The Darling Dahlias and the Cucumber Tree (5 page)

Ophelia had been glad when her husband, Jed, announced that he intended to run for mayor. The two of them had been born right here in Darling, had lived here all their lives, and felt a sense of responsibility for what happened here, good and bad. Ophelia’s father, dead now, had been a lawyer and part-time pastor of the Methodist Church. Jed’s family had been river-bottom farmers but his dad had sold out back in 1912 and opened Snow’s Farm Supply, a few blocks north on Rosemont. Jed began working there when he came back from France in ’18—all in one piece, thankfully. When his father retired a few years later, he took over.
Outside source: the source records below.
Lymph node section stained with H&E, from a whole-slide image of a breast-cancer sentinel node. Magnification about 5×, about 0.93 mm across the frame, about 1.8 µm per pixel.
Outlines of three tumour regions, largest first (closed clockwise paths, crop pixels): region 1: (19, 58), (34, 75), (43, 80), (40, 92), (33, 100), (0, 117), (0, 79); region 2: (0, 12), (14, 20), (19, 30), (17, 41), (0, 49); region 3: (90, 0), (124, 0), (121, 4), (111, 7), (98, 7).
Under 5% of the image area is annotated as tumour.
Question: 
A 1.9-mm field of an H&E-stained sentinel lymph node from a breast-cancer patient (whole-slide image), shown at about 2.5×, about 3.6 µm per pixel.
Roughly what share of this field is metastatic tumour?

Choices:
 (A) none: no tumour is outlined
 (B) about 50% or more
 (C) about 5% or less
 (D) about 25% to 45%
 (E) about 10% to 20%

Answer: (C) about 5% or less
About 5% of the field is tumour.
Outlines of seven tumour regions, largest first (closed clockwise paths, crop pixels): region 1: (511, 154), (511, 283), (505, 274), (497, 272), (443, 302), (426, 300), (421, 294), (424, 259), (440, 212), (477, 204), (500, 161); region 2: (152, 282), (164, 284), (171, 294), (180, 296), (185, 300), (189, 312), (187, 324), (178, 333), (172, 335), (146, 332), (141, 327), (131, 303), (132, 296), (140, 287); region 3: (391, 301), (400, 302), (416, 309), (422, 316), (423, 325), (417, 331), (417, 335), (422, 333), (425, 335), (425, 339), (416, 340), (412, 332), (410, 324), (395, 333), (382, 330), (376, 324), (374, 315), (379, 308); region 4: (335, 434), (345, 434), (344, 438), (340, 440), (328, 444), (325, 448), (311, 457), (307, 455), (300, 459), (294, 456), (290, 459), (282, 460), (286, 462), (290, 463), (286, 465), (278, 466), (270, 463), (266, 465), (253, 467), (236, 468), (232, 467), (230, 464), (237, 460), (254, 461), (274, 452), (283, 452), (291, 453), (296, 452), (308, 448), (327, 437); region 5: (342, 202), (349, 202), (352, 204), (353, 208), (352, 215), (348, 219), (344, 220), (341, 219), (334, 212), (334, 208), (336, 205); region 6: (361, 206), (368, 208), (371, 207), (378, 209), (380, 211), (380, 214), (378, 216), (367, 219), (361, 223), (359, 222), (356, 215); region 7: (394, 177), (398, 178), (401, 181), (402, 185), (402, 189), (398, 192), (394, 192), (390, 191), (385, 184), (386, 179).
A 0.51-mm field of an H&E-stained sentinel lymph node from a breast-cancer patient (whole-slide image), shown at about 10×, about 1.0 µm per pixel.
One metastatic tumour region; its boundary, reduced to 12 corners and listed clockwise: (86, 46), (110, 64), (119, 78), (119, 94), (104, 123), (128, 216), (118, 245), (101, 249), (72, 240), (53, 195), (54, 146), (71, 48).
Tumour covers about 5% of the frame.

Like Ophelia and Jed, most of the people who lived in Darling had been born there, or nearby. The town was located seventy crow-flying miles north of Mobile, in the modestly hilly region east of the Alabama River. It was named for Joseph P. Darling, who felt that a country rich in timber and fertile soils, with fast-flowing Pine Mill Creek close by and the Alabama River not far away, could benefit from a market town. He had planted his foot down right there, as Bessie Bloodworth (whose hobby was local history) liked to say. And where he had planted his foot the town had grown up, surrounded by farm fields and stands of loblolly and longleaf pines, with sweet gum and tulip trees in the creek and river bottoms, and magnolia and sassafras and sycamore and pecan.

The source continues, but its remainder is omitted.